TASK STATEMENT -
Lines below starting with the line with "היהודי הנודד (1983), אקריליק" and going on through the line with "Photographie de Thérèse" must be output exactly; the rest of the records must be left out.

EXERCISE MATERIALS -

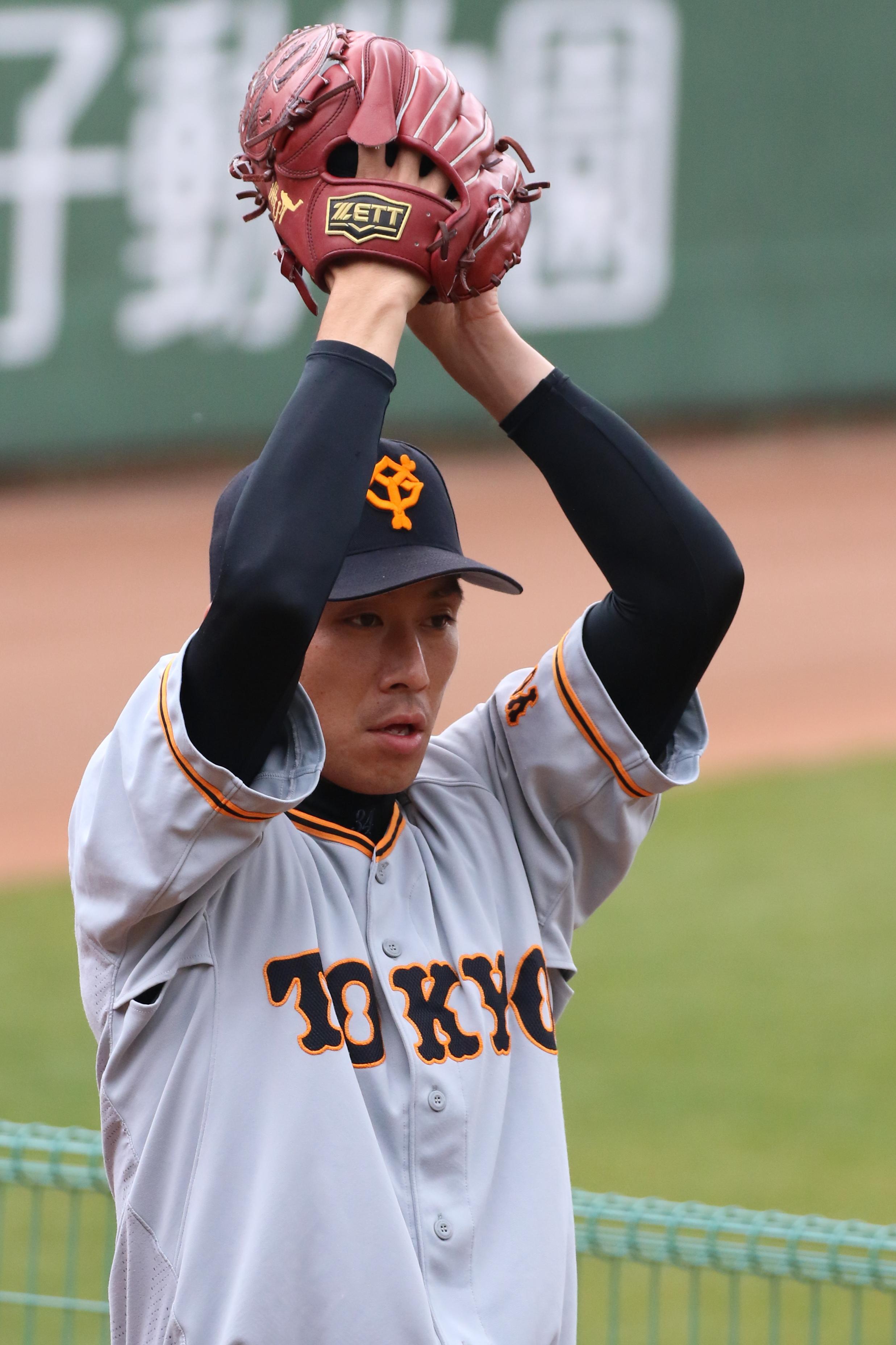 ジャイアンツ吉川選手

...

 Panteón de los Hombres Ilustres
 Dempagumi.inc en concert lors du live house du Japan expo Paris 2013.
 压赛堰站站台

---

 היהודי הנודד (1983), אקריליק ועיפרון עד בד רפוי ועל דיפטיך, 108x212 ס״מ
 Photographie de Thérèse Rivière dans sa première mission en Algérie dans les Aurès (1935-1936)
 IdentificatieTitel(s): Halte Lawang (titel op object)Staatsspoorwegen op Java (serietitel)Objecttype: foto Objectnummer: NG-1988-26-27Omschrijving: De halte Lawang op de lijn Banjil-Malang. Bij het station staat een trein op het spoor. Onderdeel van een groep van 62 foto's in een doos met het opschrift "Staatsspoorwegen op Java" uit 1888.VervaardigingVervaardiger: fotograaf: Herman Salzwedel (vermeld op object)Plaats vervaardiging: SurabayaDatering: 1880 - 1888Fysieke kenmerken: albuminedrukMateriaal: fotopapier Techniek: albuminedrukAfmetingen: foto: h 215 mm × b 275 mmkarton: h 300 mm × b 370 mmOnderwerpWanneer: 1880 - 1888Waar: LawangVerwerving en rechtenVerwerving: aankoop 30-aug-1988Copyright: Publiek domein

TASK ANSWER -
 היהודי הנודד (1983), אקריליק ועיפרון עד בד רפוי ועל דיפטיך, 108x212 ס״מ
 Photographie de Thérèse Rivière dans sa première mission en Algérie dans les Aurès (1935-1936)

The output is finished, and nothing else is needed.